The Spring Speciality – Calcotts (Like baby leeks), cooked on hot tiles
- The Hospital de la Santa Creu i Sant Pau, on Sant Antoni Marie Claret just up the road from Sagrada Familia. Sant Pau was a hospital for more than 100 years, but it has not been used for about 10 years. Since then they have been continually restoring it. Built by Lluis Domench i Montaner, it is just amazing. We spent about 2 hours there and could easily have spent more, but we hit closing time. I can thoroughly recommend it. It was fascinating. It was a very innovative hospital when it was built with underground passages between the buildings, High ceilings, beautifully tiled roofs, a stunning main building, every corner brings something to see.
- Park Guell It is best to book your time. We didn’t have access to a printer, so we walked up there and booked a ticket for later in the day. Generally there is no queue if you go around 17:30 or 18:00. What they don’t tell you, is you can wander around the park immediately behind Park Guell, free and you get a pretty good view of the park itself. So if the queues are bad and you have limited time, you will be able to see much of it from here. You wont be able to sit on the famous seats though.

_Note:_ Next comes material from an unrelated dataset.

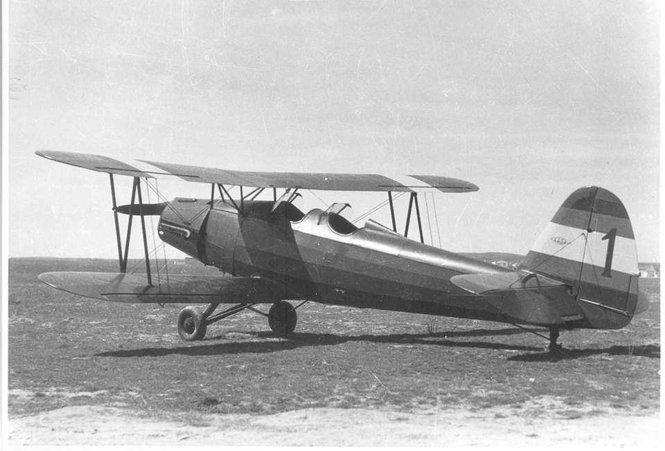 Primer Götha Gö 145 (CASA 1145L) construído bajo licencia en España.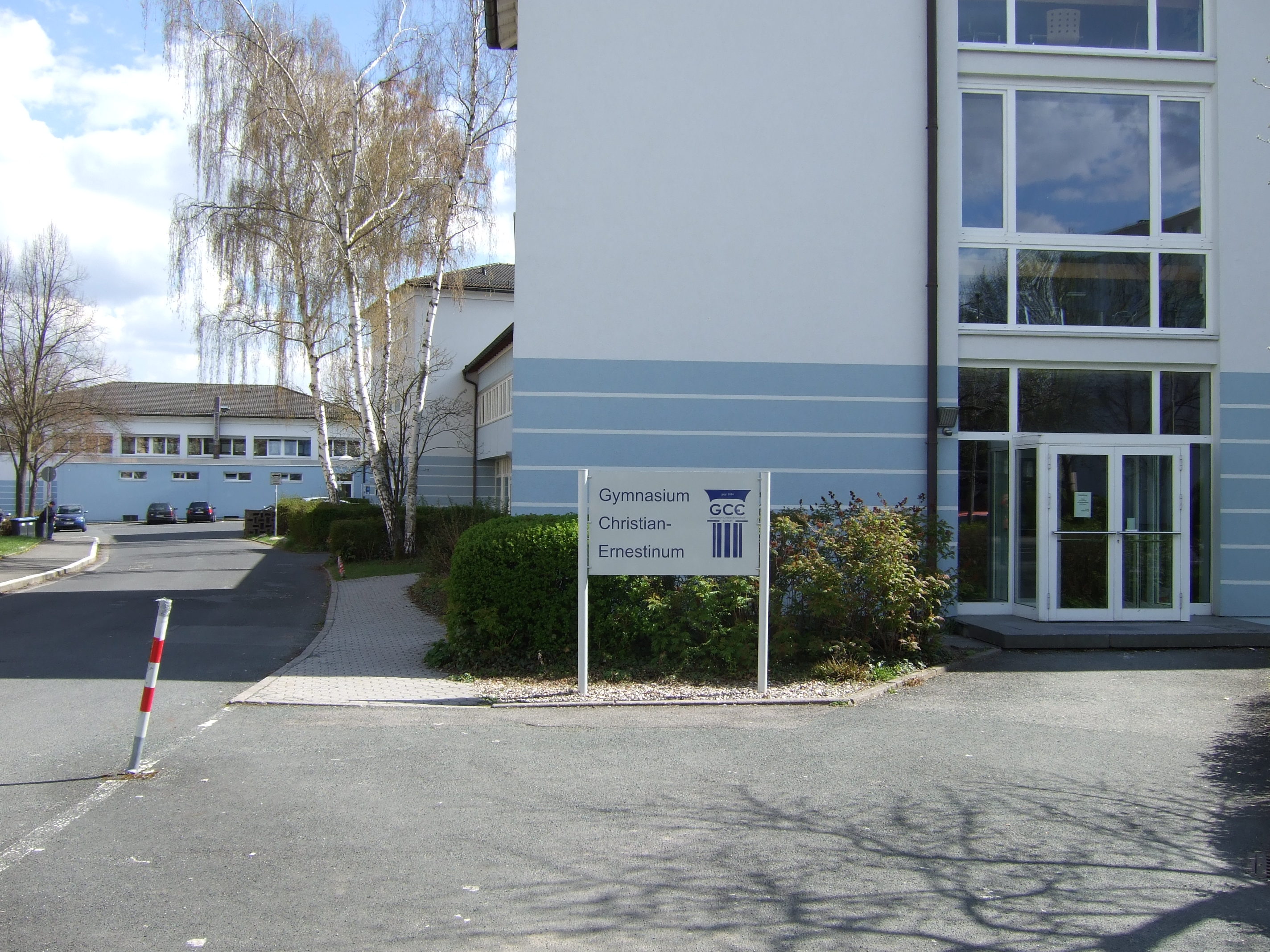 Gymnasium Christian-Ernestinum (GCE) Bayreuth, Albrechtt-Dürer-Str. 2

- The Markets. They all do really fresh fish, veg and meat, but not usually bread. Santa Caterina mentioned above, Market Boqueria on Las Rambla, which is a bit of a challenge because it is so full of tourists with selfie sticks!. Also Barceloneta Market (there’s a couple of cafes in the square where you can sit and enjoy the sun) There’s a great bakery nearby, Baluards. There’s always a queue, but the choice of bread is fantastic.
I could go on for at least another 3 blog posts. But I wont. Suffice to say we had a great time in Barcelona. Now the challenge is to work out where to go in 2017. Our trip is likely to be in September this year because of other commitments.